La réglementation de l’intelligence artificielle est-elle un frein à l’innovation ou plutôt un levier ?

Le 12/01/2023

Cet article vous est proposé par Numalis, exposant au SIDO

La standardisation de l’intelligence artificielle se confronterait aux principes d’innovation, tel est le débat d’actualité qui anime nombre d’experts sur le sujet. Mais alors, qu’en est-il vraiment ?

La standardisation va-t-elle mettre fin à l’innovation technologique et va-t-elle causer un nouvel « hiver » de l’intelligence artificielle ? (1)

Certes la standardisation peut ralentir les processus d’innovation, mais les impacts sont à mitiger. Plutôt qu’en être inhibitrice, la standardisation s’est mainte fois révélée être vectrice d’innovation.

Après avoir défini les termes, cet article commencera par présenter les arguments vis-à-vis d’un besoin de standardisation pour les technologies d’IA, pour ensuite revenir sur la controverse de l’innovation face à la standardisation.

 

1. DÉFINITIONS

QU’EST-CE QUE L’INNOVATION ?

L’innovation est le processus de créer quelque chose de nouveau, de différent ou de meilleur, qui peut inclure de nouveaux produits, de nouveaux procédés, de nouvelles idées ou de nouveaux modèles commerciaux. L’innovation peut résulter de l’amélioration d’un produit ou d’un service existant ou de la création d’un produit ou d’un service totalement nouveau. Elle peut également inclure des améliorations dans les processus, les méthodes de travail et les structures d’organisation. L’innovation est souvent liée à la croissance économique et à l’amélioration de la qualité de vie.
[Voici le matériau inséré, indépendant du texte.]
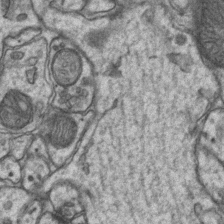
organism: Mouse
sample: CA1 Hippocampus

Par exemple, dans le secteur du transport, les innovations tels que les trains à vapeur, les automobiles et les avions ont considérablement réduit les temps de voyage et ont facilité les échanges commerciaux et les contacts sociaux.
Concernant l’intelligence artificielle, les innovations basées sur l’apprentissage automatique peuvent être utilisées pour diagnostiquer des maladies comme le cancer de la peau ou la maladie d’Alzheimer, en utilisant des images médicales ou des résultats d’examen, permettant aux médecins de diagnostiquer plus rapidement et plus précisément.

QU’EST-CE QUE LA STANDARDISATION ?

La standardisation est le processus de définir et d’établir des normes, des spécifications, des protocoles et des règles qui régissent la fabrication, l’utilisation, la performance et la sécurité d’un produit, d’un service ou d’un système. Ces normes peuvent être établies par des organisations de normalisation, des gouvernements ou des industriels, et elles peuvent être volontaires ou obligatoires. La standardisation a pour but de garantir l’interopérabilité, la qualité, la sécurité et la compatibilité des produits et des systèmes.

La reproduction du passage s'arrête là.